In the extrinsic evaluation, we built a number of forms, each showing the title of a paper a randomly chosen from our dataset and a set of 3 reviews randomly sampled for the sets described at points a, b, and d in the previous section. Real reviews were possibly limited in length as in the intrinsic evaluation. The form also showed, next to each review, the corresponding overall recommendation. We asked the subject to answer the following two questions: 1. “basing on these 3 reviews, would you recommend to accept or reject the paper?”; 2. “while taking your decision, in which order the 3 reviews influenced you?” We gathered results from 13 subjects—3 novice, 3 intermediate, and 7 experienced.

Table 1 summarizes the key findings of the extrinsic evaluation. In the left portion the table shows, for each subject class and for all the subjects, the number of forms in which at least a real and a generated reviews were discordant w.r.t. the recommendation (Discordant column), the number of discordant forms for which the subject took a decision in line with the generated reviews (and hence against the real reviews, Subverted column), and the ratio among Subverted and Discordant. In the right portion it shows the number of forms, for each kind of reviews, in which a review of the corresponding type were stated to be the most influencing by the subject; moreover it shows the percentage of forms in which the generated reviews were stated to be the most influencing.

Table 1. Results of the extrinsic evaluation (see text).

The most interesting, and somewhat surprising, finding is that in the \(25\,\%\) of cases the decision of an experienced subject agreed with the generated reviews and disagreed with the real reviews: from another point of view, through a generated review we were able to manipulate the outcome of the (simulated) peer review process. Table 1 also shows that, in \(26\,\%\) of cases, a generated review was stated to be the most influencing by the subjects.

5 Conclusions

We proposed a method for the automatic generation of scientific reviews. The method is able to generate a review of a given research paper with a specified overall recommendation. To this end, it performs multiple steps aimed at generating reviews which resemble human written reviews and hence might potentially induce the reader to accept or reject the reviewed paper.

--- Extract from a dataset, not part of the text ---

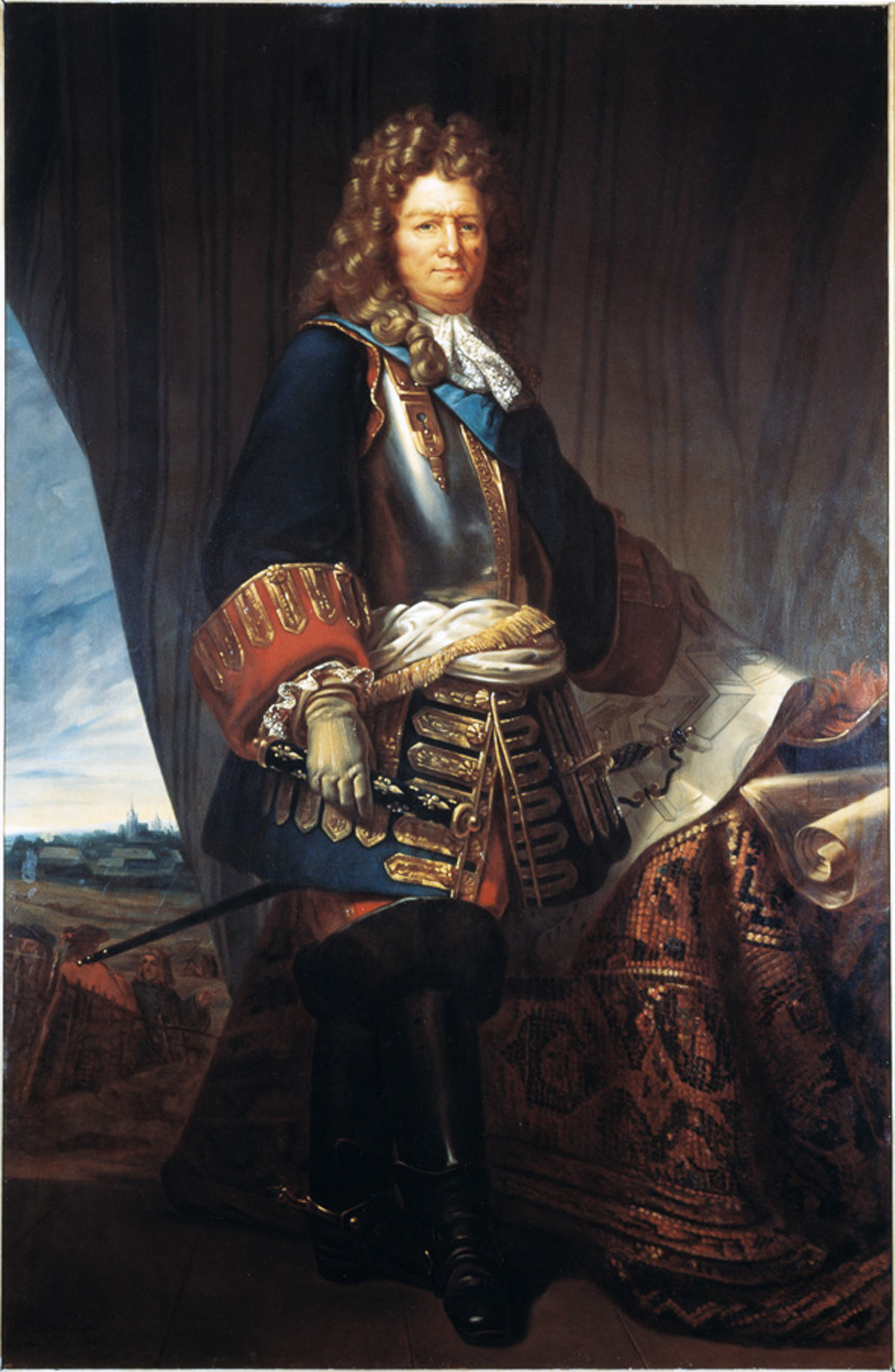 Sebastien le Prestre de Vauban (1633-1707), Maréchal de France

A key contribution of our work is the experimental evaluation, which involved 16 human subjects. The results show that in \(\approx \)30 % of cases a generated review is considered genuine by the human subjects; moreover, in about 1 among 4 cases, we were able to manipulate the outcome of a (simulated) peer review process through generated reviews which we mixed with genuine reviews.

Beyond these promising results, our proposal needs further investigation and, in this respect, we plan to compare it with other NLG methods, such as ANN, for which, however, a much larger amount of data need to be collected. Finally, it could be interesting to investigate if and how an ontology can improve the review generation process.